● **Your goal**:
Copy every line below that has the word "cells" in it.

● **Data provided**:

▼

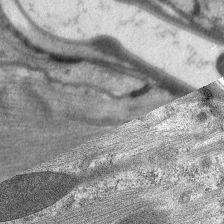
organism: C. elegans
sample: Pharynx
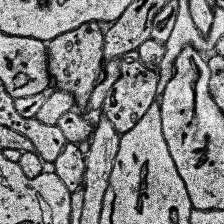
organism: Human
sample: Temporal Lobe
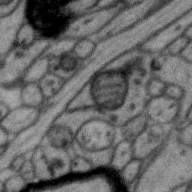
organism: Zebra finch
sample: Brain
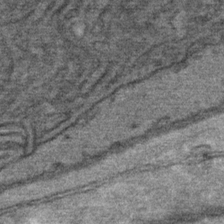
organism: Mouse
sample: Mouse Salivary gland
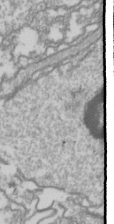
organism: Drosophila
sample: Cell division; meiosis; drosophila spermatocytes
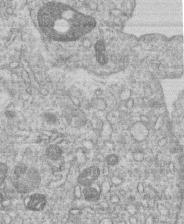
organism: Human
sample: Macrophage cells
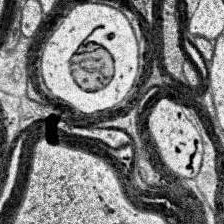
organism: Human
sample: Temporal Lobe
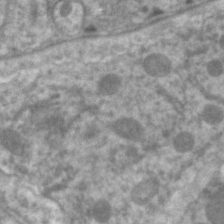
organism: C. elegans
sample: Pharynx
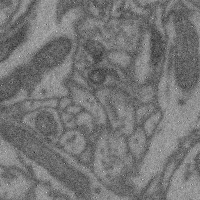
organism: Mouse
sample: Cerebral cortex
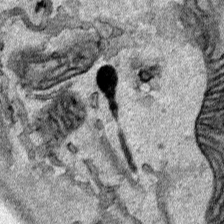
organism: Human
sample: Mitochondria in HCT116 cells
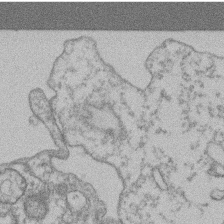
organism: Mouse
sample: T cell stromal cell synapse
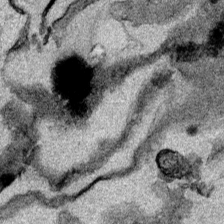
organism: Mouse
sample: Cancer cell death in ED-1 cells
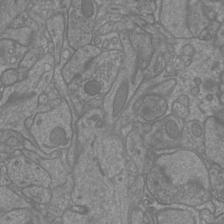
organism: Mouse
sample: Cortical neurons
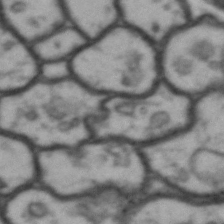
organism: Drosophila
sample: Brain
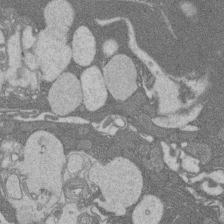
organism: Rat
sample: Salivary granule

▲
▼

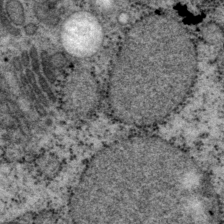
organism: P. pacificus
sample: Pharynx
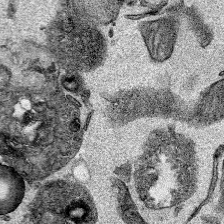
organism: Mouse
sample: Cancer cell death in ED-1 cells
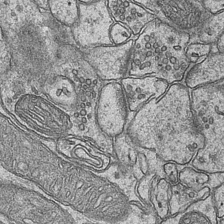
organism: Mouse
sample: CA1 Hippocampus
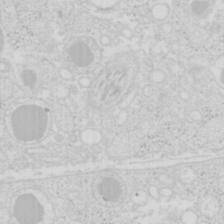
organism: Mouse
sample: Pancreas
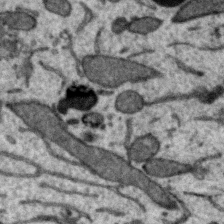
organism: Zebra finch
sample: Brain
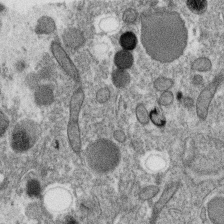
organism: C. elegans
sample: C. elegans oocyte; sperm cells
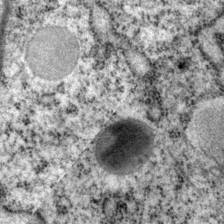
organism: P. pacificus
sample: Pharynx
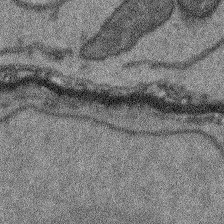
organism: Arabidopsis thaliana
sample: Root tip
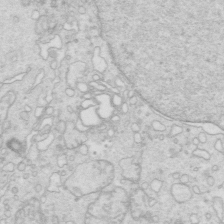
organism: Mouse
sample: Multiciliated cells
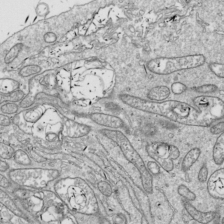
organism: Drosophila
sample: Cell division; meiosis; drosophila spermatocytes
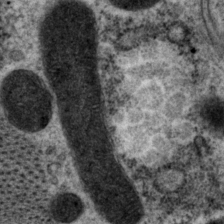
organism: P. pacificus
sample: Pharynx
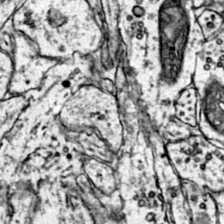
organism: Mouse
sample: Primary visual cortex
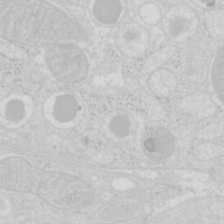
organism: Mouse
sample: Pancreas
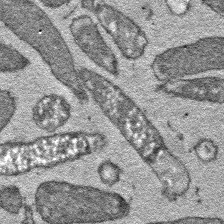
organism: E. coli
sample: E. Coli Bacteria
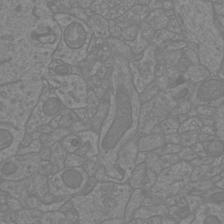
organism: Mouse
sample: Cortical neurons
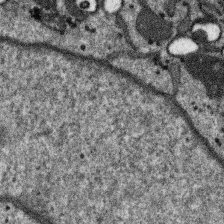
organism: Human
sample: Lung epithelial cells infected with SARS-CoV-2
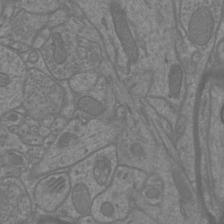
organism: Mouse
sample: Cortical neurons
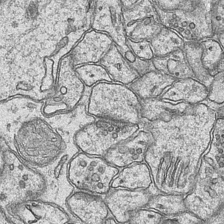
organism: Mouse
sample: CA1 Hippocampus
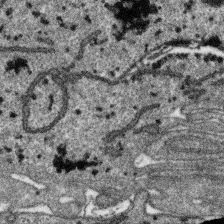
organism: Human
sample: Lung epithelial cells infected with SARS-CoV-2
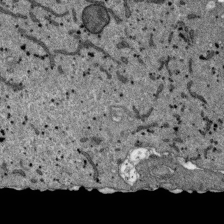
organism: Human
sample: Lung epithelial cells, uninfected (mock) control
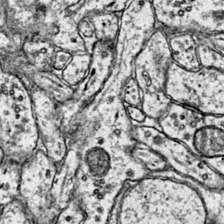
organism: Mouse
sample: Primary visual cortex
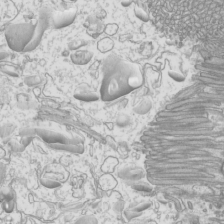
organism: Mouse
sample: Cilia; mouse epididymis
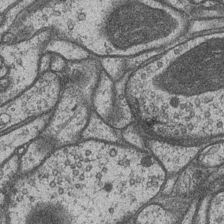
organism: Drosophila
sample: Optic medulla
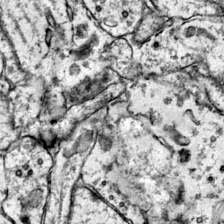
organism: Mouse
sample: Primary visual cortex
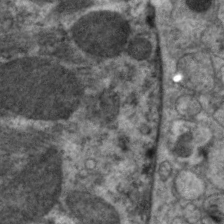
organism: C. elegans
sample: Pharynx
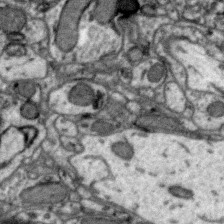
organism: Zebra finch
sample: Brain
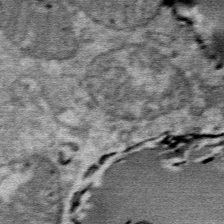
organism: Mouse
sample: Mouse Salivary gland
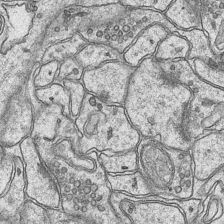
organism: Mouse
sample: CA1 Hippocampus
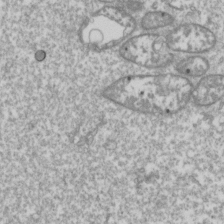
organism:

▲
▼

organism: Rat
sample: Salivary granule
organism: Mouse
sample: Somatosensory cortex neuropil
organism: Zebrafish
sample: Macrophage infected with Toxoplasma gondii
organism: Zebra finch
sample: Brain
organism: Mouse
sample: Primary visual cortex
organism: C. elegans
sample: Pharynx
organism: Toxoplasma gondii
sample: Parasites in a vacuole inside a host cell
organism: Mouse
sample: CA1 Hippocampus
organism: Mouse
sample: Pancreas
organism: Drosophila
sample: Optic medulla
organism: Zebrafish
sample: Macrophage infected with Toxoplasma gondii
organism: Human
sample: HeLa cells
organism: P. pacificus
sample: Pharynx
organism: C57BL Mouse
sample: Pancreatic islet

▲

● **Response for this exercise**:
sample: Macrophage cells
sample: Mitochondria in HCT116 cells
sample: Cancer cell death in ED-1 cells
sample: Cancer cell death in ED-1 cells
sample: C. elegans oocyte; sperm cells
sample: Multiciliated cells
sample: Lung epithelial cells infected with SARS-CoV-2
sample: Lung epithelial cells infected with SARS-CoV-2
sample: Lung epithelial cells, uninfected (mock) control
sample: HeLa cells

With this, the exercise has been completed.